- [Collected material]

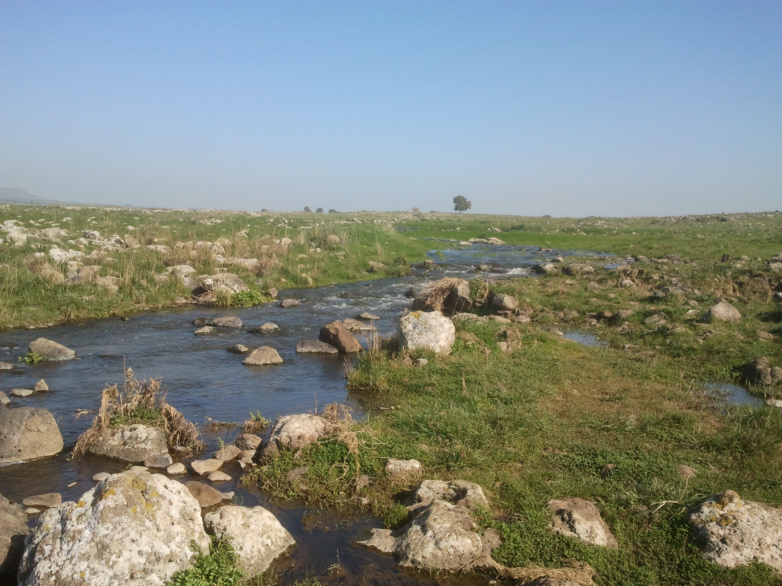 נחל בזלת ליד כביש 808
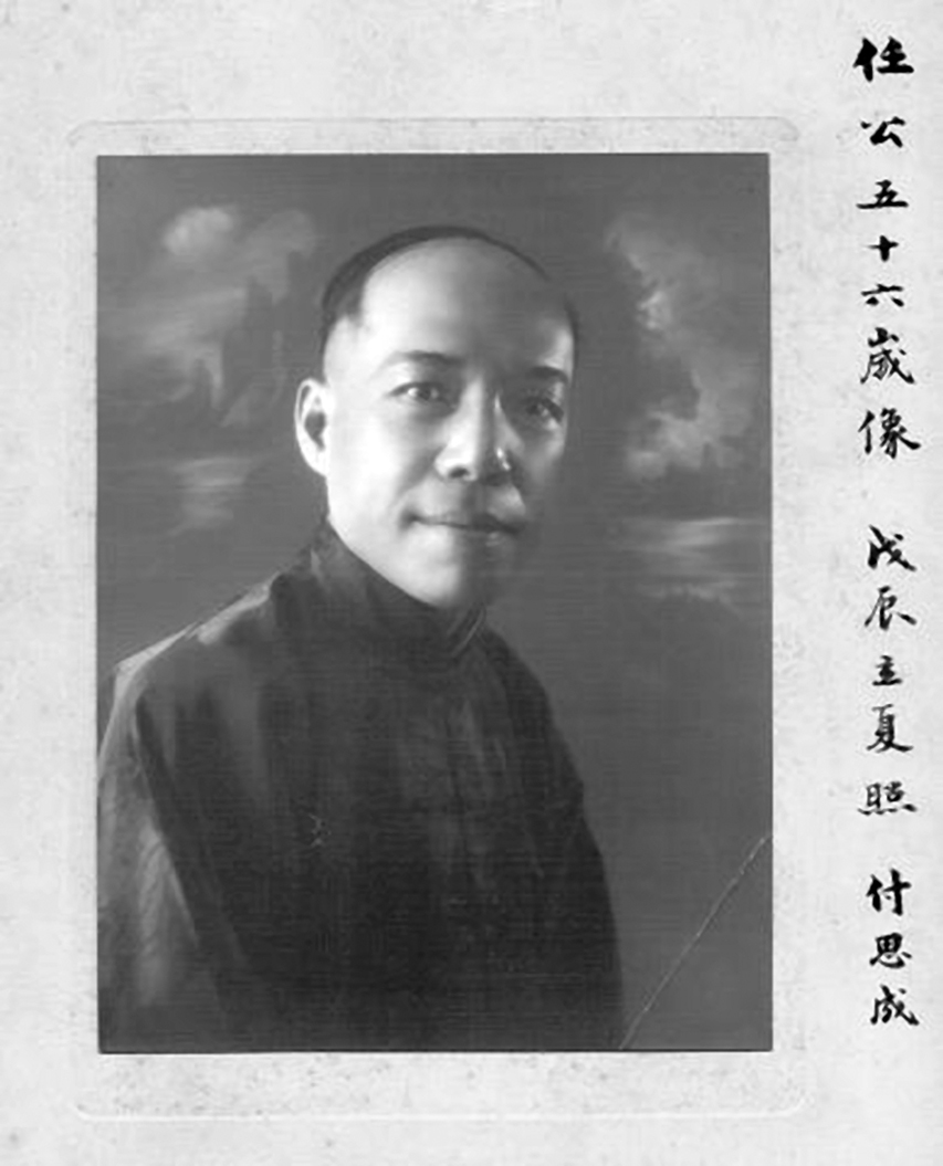 图为56岁的梁启超留影
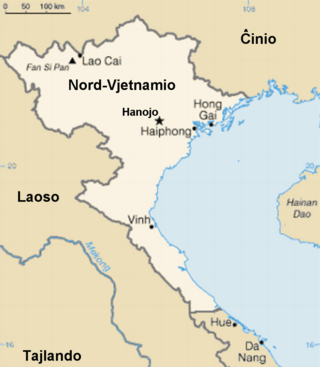 Mapo de Nord-Vjetnamio (1945 - 1976) Fonto: la jena mapo el la vikipedia komunejo
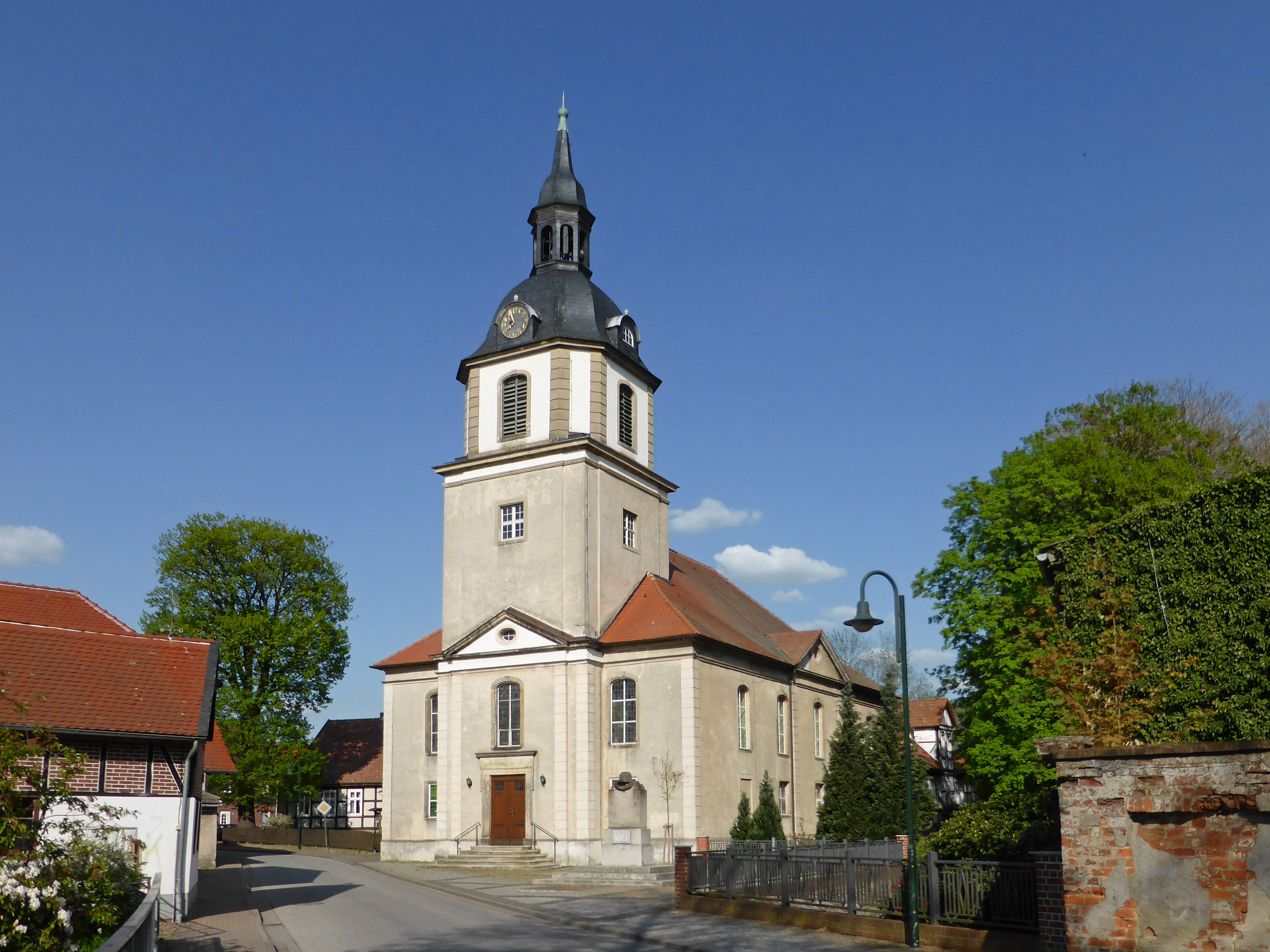 Evangelische Kirche in Beetzendorf.

- [Task prompt]
Please retype the whole listing above exactly, without any of its images.

- [Solution to this problem]
 נחל בזלת ליד כביש 808
 图为56岁的梁启超留影
 Mapo de Nord-Vjetnamio (1945 - 1976) Fonto: la jena mapo el la vikipedia komunejo
 Evangelische Kirche in Beetzendorf.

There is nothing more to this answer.